Go through the listing below and repeat it exactly, dropping the pictures.

# [RECORDED INFORMATION]
· · · · · · ·

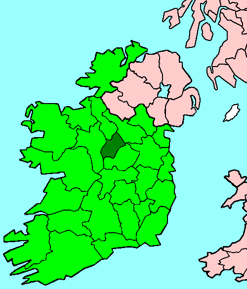 Longford
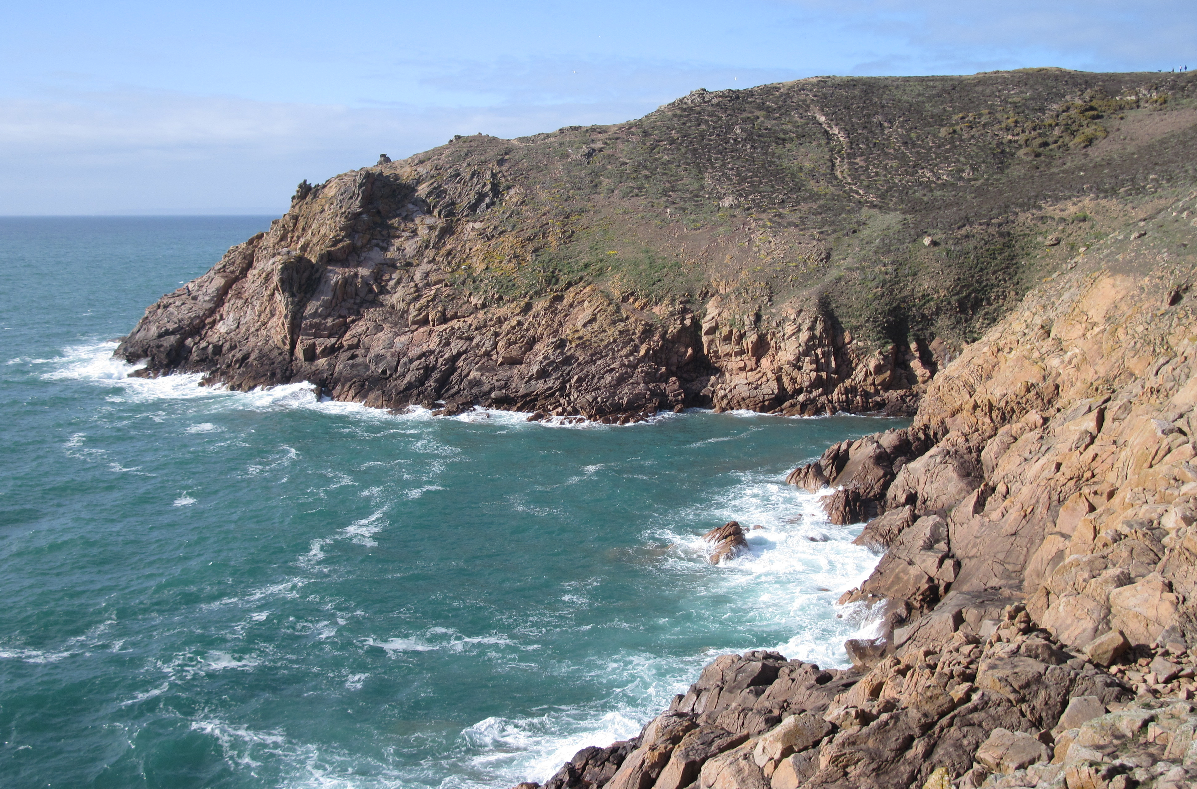 Nrf: Rouoge Nez, Les Landes, Jèrri
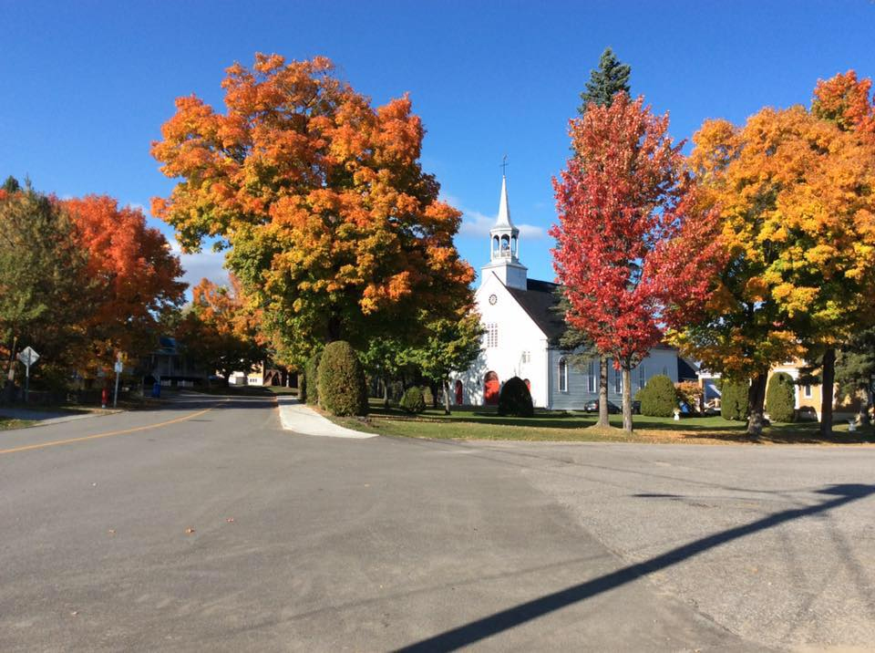 Église de Saint-Alphonse-Rodriguez

· · · · · · ·

# [ANSWER TO THIS PROBLEM]
 Longford
 Nrf: Rouoge Nez, Les Landes, Jèrri
 Église de Saint-Alphonse-Rodriguez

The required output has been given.